Saturday, May 22, 2010

new blog

I will no longer be posting here. Please visit my new blog, Nurse Jef, instead. Thanks.

Saturday, April 11, 2009

change of shift

Nothing quite compares to the wondrous, sweet relief that consumes every sinew of my being at six thirty in the morning.

The twelve long hours of the night shift are over -- almost -- and the prospect of a good day's sleep galvanizes my caffeine-weary mind into action.

My patient assessments are all charted, vitals recorded, I and O's (fluid intake and output) tallied, and the last thing left for me to do is a final round among all my patients to flush their IV lines and give their insulin shots.

And then they arrive, one by one, trudging out of the dinging elevator doors, ready to take our places. Clutching their clipboards, the day shifters wait patiently in the break room, like ducklings waiting for a good day's breakfast.

I don't know about my fellow night nurses, but the experience of changing shifts refreshes me just as much as a tall glass of iced water in a hot Texas summer day.

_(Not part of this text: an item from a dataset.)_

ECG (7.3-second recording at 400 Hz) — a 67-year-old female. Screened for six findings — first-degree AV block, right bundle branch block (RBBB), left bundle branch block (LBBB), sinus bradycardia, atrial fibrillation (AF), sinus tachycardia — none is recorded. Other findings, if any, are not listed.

So as I mindlessly go on with my work, passing medications, turning patients, cleaning wounds, starting IVs, checking charts, writing telephone orders, there's a part of my subconscious that greedily counts down every second, every minute, until the clock strikes thirty minutes before seven.

Surely this must be what the psalmist is describing when he writes, "My soul waits for the Lord, more than the watchmen for the morning, indeed, more than the watchmen for the morning." (Psalm 130:6)

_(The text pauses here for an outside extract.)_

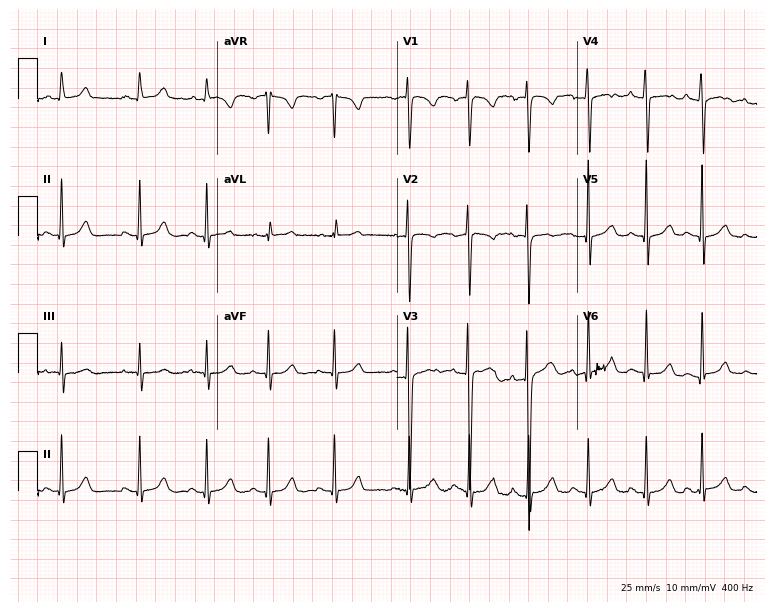
Resting 12-lead electrocardiogram. Patient: a 20-year-old female. Read as a normal ECG.

Isn't there a thought that dissolves the darkly brooding clouds of the stress of daily life more quickly, than the vision of the End of Ages?

When our God will wipe away every tear from the eyes of His people, when He will once for all vanquish suffering and evil and death into the lake of fire, when heaven and earth are renewed with life invincible, when we will see and know our Love, face to face?

Friday, June 06, 2008

absence makes the heart grow fonder

The silence is unnerving. The room across my own has been uninhabited for the past three days, with the bed unusually neatly made. For the past three nights only three people have sat down at the dinner table, with an extra seat gaping like an empty tooth socket.

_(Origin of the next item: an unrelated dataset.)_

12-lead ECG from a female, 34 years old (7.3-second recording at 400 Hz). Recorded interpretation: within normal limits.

As of the moment, my brother is five hundred miles away in Houston, sleeping with three other teenagers in their own dormitory room. He and fifteen other classmates from Science Academy are attending a science camp of some sort, wherein they get to immerse themselves in actual research laboratories in Rice University.

Before he left, I half-seriously told him that the next two weeks will be bliss for both of us: he gets to travel, I get to enjoy him gone.

After a mere three days' worth of nobody to squabble with while driving home, of nobody incessantly chanting "Fatty" and "Pimpleface" into my ears, of nobody shoving me away from the computer to play Eve Online, I'm beginning to think that the peace and quiet that I so earnestly wished for when my brother was here wasn't a good idea after all.

Saturday, May 31, 2008

before the jump

Clad in nothing but a pair of blue shorts, I stood there, awkward and apprehensive, watching the chlorine-green water lick the glossy tiles of the pool side.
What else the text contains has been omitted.